Il s'agit ici de rappeler l'insécurité et les incertitudes qui découlent du simple démembrement de titres de sociétés entre deux personnes, physiques ou morales. Il s'agit d'un cas de figure souvent rencontré dans des sociétés familiales.

La définition de l'usufruit par l'article 578 du code civil est malaisée à mettre en oeuvre lorsque les associés doivent aborder la question des distributions de réserves ou de dividendes et ce, d'un point de vue juridique comme d'un point de vue fiscal.

La jurisprudence et les commentateurs ont eu l'occasion de se plonger régulièrement et depuis longtemps sur la question : qui a la qualité s'associé? La distribution de réserves à l'usufruitier n'est elle pas une donation? etc...
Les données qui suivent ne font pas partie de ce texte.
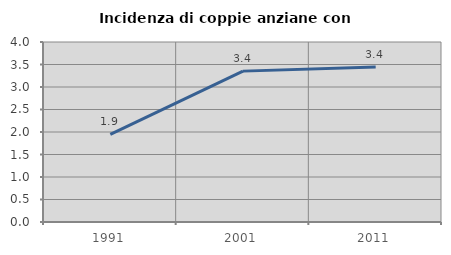
| Category | Incidenza di coppie anziane con figli |
|---|---|
| 1991.0 | 1.946 |
| 2001.0 | 3.353 |
| 2011.0 | 3.444 |
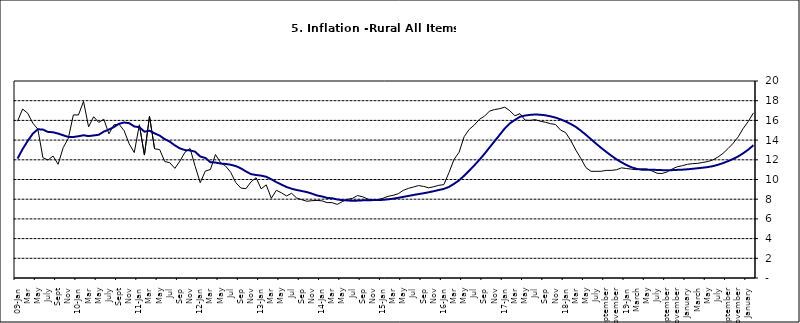
| Category | Series 0 | Series 1 |
|---|---|---|
| 09-Jan | 15.918 | 12.128 |
| Feb | 17.154 | 13.086 |
| Mar | 16.729 | 13.912 |
| Apr | 15.727 | 14.644 |
| May | 15.113 | 15.104 |
| June | 12.213 | 15.067 |
| July | 11.974 | 14.832 |
| Aug | 12.38 | 14.796 |
| Sept | 11.548 | 14.661 |
| Oct | 13.242 | 14.488 |
| Nov | 14.164 | 14.321 |
|  | 16.557 | 14.316 |
| 10-Jan | 16.548 | 14.39 |
| Feb | 17.934 | 14.494 |
| Mar | 15.346 | 14.401 |
| Apr | 16.373 | 14.473 |
| May | 15.794 | 14.54 |
| June | 16.126 | 14.862 |
| July | 14.634 | 15.072 |
| Aug | 15.556 | 15.33 |
| Sept | 15.616 | 15.658 |
| Oct | 14.955 | 15.786 |
| Nov | 13.616 | 15.719 |
| Dec | 12.735 | 15.385 |
| 11-Jan | 15.553 | 15.311 |
| Feb | 12.482 | 14.856 |
| Mar | 16.422 | 14.956 |
| Apr | 13.117 | 14.687 |
| May | 13.041 | 14.457 |
| Jun | 11.83 | 14.095 |
| Jul | 11.699 | 13.84 |
| Aug | 11.13 | 13.464 |
| Sep | 11.878 | 13.156 |
| Oct | 12.778 | 12.985 |
| Nov | 13.147 | 12.95 |
| Dec | 11.326 | 12.824 |
| 12-Jan | 9.678 | 12.33 |
| Feb | 10.856 | 12.188 |
| Mar | 11.014 | 11.76 |
| Apr | 12.536 | 11.724 |
| May | 11.712 | 11.621 |
| Jun | 11.36 | 11.582 |
| Jul | 10.733 | 11.499 |
| Aug | 9.683 | 11.368 |
| Sep | 9.132 | 11.131 |
| Oct | 9.071 | 10.82 |
| Nov | 9.758 | 10.548 |
| Dec | 10.183 | 10.455 |
| 13-Jan | 9.052 | 10.394 |
| Feb | 9.457 | 10.276 |
| Mar | 8.091 | 10.025 |
| Apr | 8.907 | 9.732 |
| May | 8.647 | 9.483 |
| Jun | 8.333 | 9.236 |
| Jul | 8.6 | 9.063 |
| Aug | 8.12 | 8.933 |
| Sep | 7.95 | 8.832 |
| Oct | 7.791 | 8.722 |
| Nov | 7.849 | 8.565 |
| Dec | 7.879 | 8.378 |
| 14-Jan | 7.832 | 8.277 |
| Feb | 7.657 | 8.13 |
| Mar | 7.65 | 8.092 |
| Apr | 7.473 | 7.973 |
| May | 7.761 | 7.901 |
| Jun | 7.98 | 7.874 |
| Jul | 8.086 | 7.834 |
| Aug | 8.368 | 7.858 |
| Sep | 8.244 | 7.883 |
| Oct | 8.019 | 7.903 |
| Nov | 7.898 | 7.906 |
| Dec | 7.955 | 7.913 |
| 15-Jan | 8.094 | 7.935 |
| Feb | 8.291 | 7.988 |
| Mar | 8.396 | 8.05 |
| Apr | 8.556 | 8.14 |
| May | 8.896 | 8.236 |
| Jun | 9.098 | 8.331 |
| Jul | 9.238 | 8.429 |
| Aug | 9.382 | 8.516 |
| Sep | 9.3 | 8.606 |
| Oct | 9.162 | 8.7 |
| Nov | 9.261 | 8.813 |
| Dec | 9.41 | 8.933 |
| 16-Jan | 9.48 | 9.047 |
| Feb | 10.692 | 9.249 |
| Mar | 12.038 | 9.559 |
| Apr | 12.767 | 9.917 |
| May | 14.349 | 10.384 |
| Jun | 15.088 | 10.897 |
| Jul | 15.533 | 11.433 |
| Aug | 16.103 | 12.002 |
| Sep | 16.428 | 12.601 |
| Oct | 16.947 | 13.25 |
| Nov | 17.099 | 13.898 |
| Dec | 17.195 | 14.54 |
| 17-Jan | 17.341 | 15.183 |
| Feb | 16.982 | 15.696 |
| Mar | 16.466 | 16.054 |
| Apr | 16.687 | 16.369 |
| May | 16.023 | 16.497 |
| Jun | 16.007 | 16.563 |
| Jul | 16.078 | 16.6 |
| Aug | 15.914 | 16.577 |
| Sep | 15.812 | 16.52 |
| Oct | 15.666 | 16.411 |
| Nov | 15.587 | 16.285 |
| Dec | 15.018 | 16.104 |
| 18-Jan | 14.756 | 15.892 |
| Feb | 13.957 | 15.638 |
| Mar | 12.987 | 15.339 |
| Apr | 12.126 | 14.95 |
| May | 11.199 | 14.53 |
| June | 10.832 | 14.083 |
| July | 10.831 | 13.636 |
| August | 10.838 | 13.209 |
| September | 10.924 | 12.804 |
| October | 10.927 | 12.418 |
| November | 10.986 | 12.049 |
| December | 11.183 | 11.746 |
| 19-Jan | 11.115 | 11.462 |
| February | 11.048 | 11.234 |
| March | 10.99 | 11.078 |
| April | 11.08 | 10.997 |
| May | 11.075 | 10.988 |
| June | 10.874 | 10.99 |
| July | 10.636 | 10.972 |
| August | 10.609 | 10.951 |
| September | 10.771 | 10.937 |
| October | 11.074 | 10.95 |
| November | 11.296 | 10.977 |
| December | 11.406 | 10.998 |
| January | 11.543 | 11.037 |
| February | 11.606 | 11.086 |
| March | 11.639 | 11.141 |
| April | 11.728 | 11.197 |
| May | 11.826 | 11.261 |
| June | 11.988 | 11.355 |
| July | 12.28 | 11.493 |
| August | 12.651 | 11.664 |
| September | 13.14 | 11.864 |
| October | 13.68 | 12.086 |
| November | 14.335 | 12.346 |
| December | 15.2 | 12.67 |
| January | 15.918 | 13.043 |
| February | 16.766 | 13.482 |
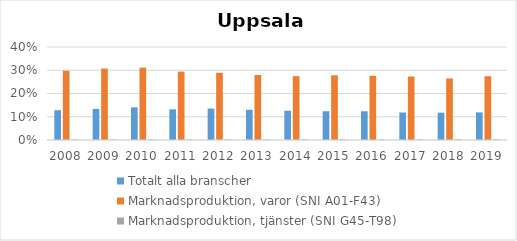
| Category | Totalt alla branscher | Marknadsproduktion, varor (SNI A01-F43) | Marknadsproduktion, tjänster (SNI G45-T98) |
|---|---|---|---|
| 2008 | 0.128 | 0.298 | 0.002 |
| 2009 | 0.134 | 0.307 | 0.002 |
| 2010 | 0.14 | 0.311 | 0.002 |
| 2011 | 0.132 | 0.294 | 0.002 |
| 2012 | 0.135 | 0.289 | 0.002 |
| 2013 | 0.13 | 0.28 | 0.003 |
| 2014 | 0.126 | 0.275 | 0.002 |
| 2015 | 0.124 | 0.278 | 0.003 |
| 2016 | 0.124 | 0.276 | 0.003 |
| 2017 | 0.118 | 0.273 | 0.003 |
| 2018 | 0.118 | 0.265 | 0.003 |
| 2019 | 0.119 | 0.274 | 0.003 |
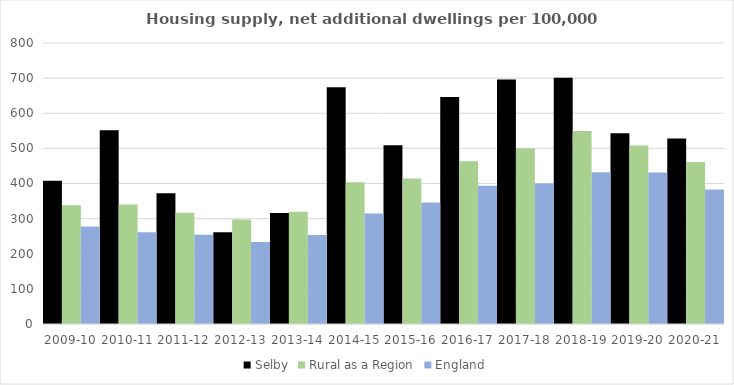
| Category | Selby | Rural as a Region | England |
|---|---|---|---|
| 2009-10 | 407.532 | 337.852 | 277.548 |
| 2010-11 | 551.567 | 340.105 | 260.994 |
| 2011-12 | 372.246 | 317.04 | 254.007 |
| 2012-13 | 261.286 | 297.763 | 233.153 |
| 2013-14 | 315.692 | 319.835 | 253.602 |
| 2014-15 | 673.892 | 403.796 | 314.256 |
| 2015-16 | 509.192 | 414.091 | 346.154 |
| 2016-17 | 646.408 | 463.209 | 393.256 |
| 2017-18 | 696.349 | 500.68 | 399.646 |
| 2018-19 | 701.412 | 549.491 | 432.099 |
| 2019-20 | 542.927 | 508.493 | 431.187 |
| 2020-21 | 527.825 | 461.114 | 382.827 |
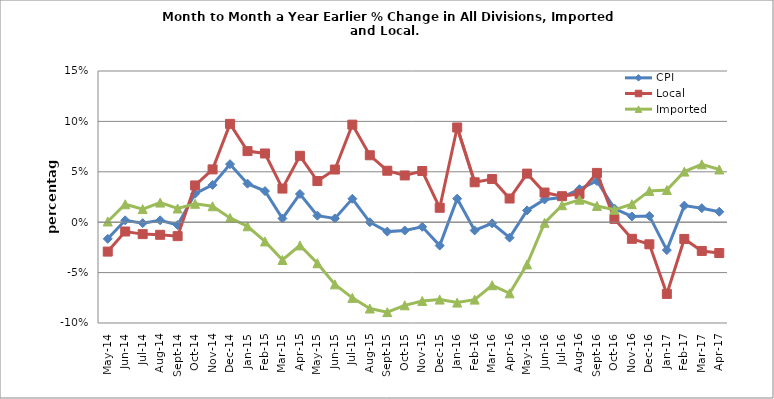
| Category | CPI | Local | Imported |
|---|---|---|---|
| 2014-05-02 | -0.016 | -0.029 | 0.001 |
| 2014-06-02 | 0.002 | -0.009 | 0.018 |
| 2014-07-02 | -0.001 | -0.012 | 0.013 |
| 2014-08-02 | 0.002 | -0.012 | 0.019 |
| 2014-09-02 | -0.003 | -0.014 | 0.014 |
| 2014-10-02 | 0.028 | 0.036 | 0.018 |
| 2014-11-02 | 0.037 | 0.052 | 0.016 |
| 2014-12-02 | 0.058 | 0.098 | 0.004 |
| 2015-01-02 | 0.038 | 0.071 | -0.004 |
| 2015-02-02 | 0.031 | 0.068 | -0.019 |
| 2015-03-02 | 0.004 | 0.033 | -0.037 |
| 2015-04-02 | 0.028 | 0.066 | -0.023 |
| 2015-05-01 | 0.007 | 0.041 | -0.041 |
| 2015-06-01 | 0.004 | 0.052 | -0.062 |
| 2015-07-01 | 0.023 | 0.097 | -0.075 |
| 2015-08-01 | 0 | 0.066 | -0.086 |
| 2015-09-01 | -0.009 | 0.051 | -0.089 |
| 2015-10-01 | -0.008 | 0.046 | -0.082 |
| 2015-11-01 | -0.005 | 0.051 | -0.078 |
| 2015-12-01 | -0.023 | 0.014 | -0.077 |
| 2016-01-01 | 0.023 | 0.094 | -0.08 |
| 2016-02-01 | -0.008 | 0.04 | -0.077 |
| 2016-03-01 | -0.001 | 0.043 | -0.063 |
| 2016-04-01 | -0.015 | 0.023 | -0.071 |
| 2016-05-01 | 0.012 | 0.048 | -0.042 |
| 2016-06-01 | 0.023 | 0.029 | -0.001 |
| 2016-07-01 | 0.025 | 0.026 | 0.017 |
| 2016-08-01 | 0.033 | 0.028 | 0.022 |
| 2016-09-01 | 0.041 | 0.049 | 0.016 |
| 2016-10-01 | 0.014 | 0.003 | 0.012 |
| 2016-11-01 | 0.006 | -0.016 | 0.018 |
| 2016-12-01 | 0.006 | -0.022 | 0.031 |
| 2017-01-01 | -0.028 | -0.071 | 0.032 |
| 2017-02-01 | 0.016 | -0.017 | 0.05 |
| 2017-03-01 | 0.014 | -0.029 | 0.057 |
| 2017-04-01 | 0.01 | -0.031 | 0.052 |
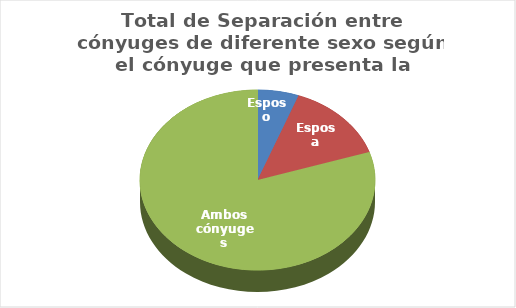
| Category | Series 0 |
|---|---|
| Esposo | 157 |
| Esposa | 396 |
| Ambos cónyuges | 2218 |

La question est encore plus délicate en cas de dissolution de la société : sur quoi portent ou ne portent pas les droits de l'usufruitier?

Bien évidemment, les statuts des sociétés sont généralement bien silencieux à ce sujet ou trop imprécis et des conventions de démembrement peuvent avoir été rédigées entre usufruitiers et nu propriétaires pour aménager leurs droits réciproques.

La rédaction d'une convention de démembrement est un art délicat, réservé aux spécialistes de la nuance !...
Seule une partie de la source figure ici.